28 Apr
Someone sent this link as a “great article about Live Mesh” ... and it was so bad, that I just have to rant about it. Your 9th grade English teacher would have flunked you for this … it’s just a horrible example of the Anguish Languish.
Steve Gillmor has an analogy or a metaphor for everything (and I mean literally every paragraph). Most of them are bad, but some of them are truly awful, so I’m just going to pick on a couple to vent steam.
So it went with Microsoft, as the seeming invulnerability of Gates’ machine accelerated to the boundaries of global saturation.
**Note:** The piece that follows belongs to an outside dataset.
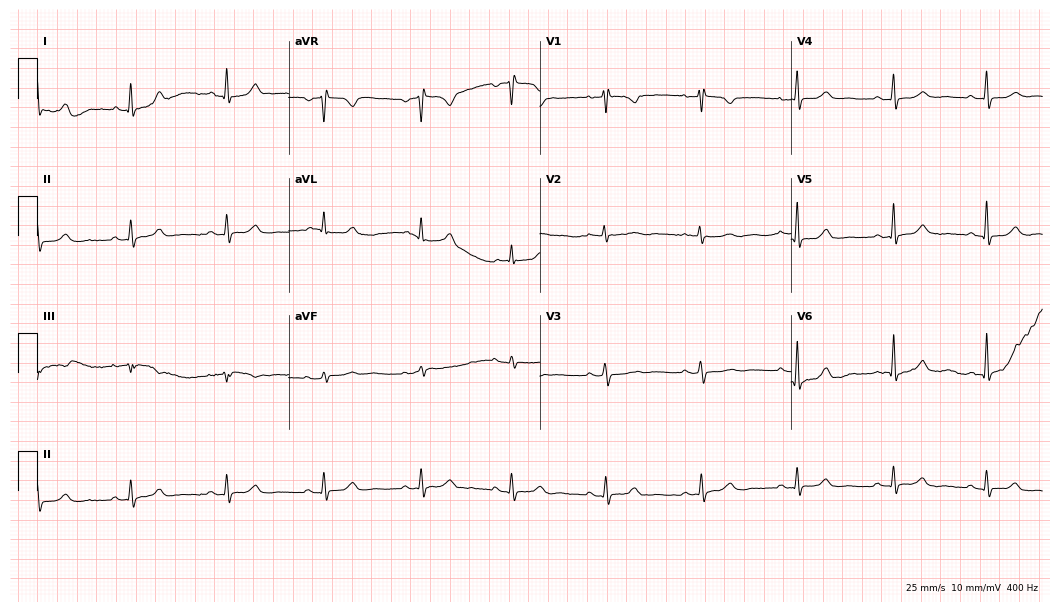
Resting 12-lead electrocardiogram. Patient: a 52-year-old male. Read as a normal ECG.
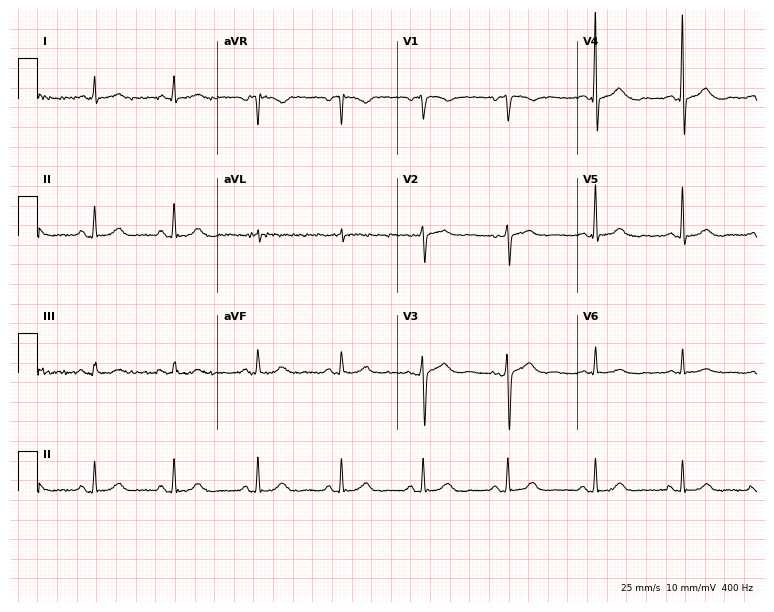
12-lead ECG (7.3-second recording at 400 Hz) from a female, 68 years old. Labelled as a normal ECG.

Though we tend to think of Google as the conqueror, the reality is that Microsoft has struggled most with itself, the victim not of decline but of lack of fuel — the very customers who created the megalith in the first place.
The who, did what?
megalith — [noun] ( ‘meh gE “lIth ) 1. a huge stone, esp. one used in prehistoric times as a monument.
First of all, megaliths are erected, not created. Secondly, they don’t use (or lack) fuel. Thirdly, they’re a bad counterpoint to “conquerors.” If you wanted to use that many metaphors in one sentence, you should have said something like this: though we tend to think of Google as the conqueror, the reality is that Microsoft has struggled most with itself, the victim of a decline like that of the Roman empire, and yet Google has still not dared challenge the megalith of Windows, propped up as it is by millions of customers around the world …
The microbigs can seem transcendent like Facebook or possessing the lifetime of a gnat like a thousand forgotten startups or neverwases (sic), but nowhere are the range of possible outcomes more encapsulated than Twitter.
First of all, “can seem transcendent” works, but “can seem possessing the lifetime of a gnat” doesn’t. But more importantly, if Facebook is your example of transcendent, then the “lifetime of a gnat” takes on a whole new meaning — maybe you meant to invoke the branding of Hotmail, or Yahoo!, or SlashDot. Finally, “Neverwases” might be okay in poetry, but isn’t this still a technology magazine?
Yes? Yes. So what you’re saying is that Google is a microbig. Yes, did I say that? No, but I didn’t ask that either and the answer is still yes. Bottom line: Microsoft can’t gain and retain traction with Mesh unless the answers are yes.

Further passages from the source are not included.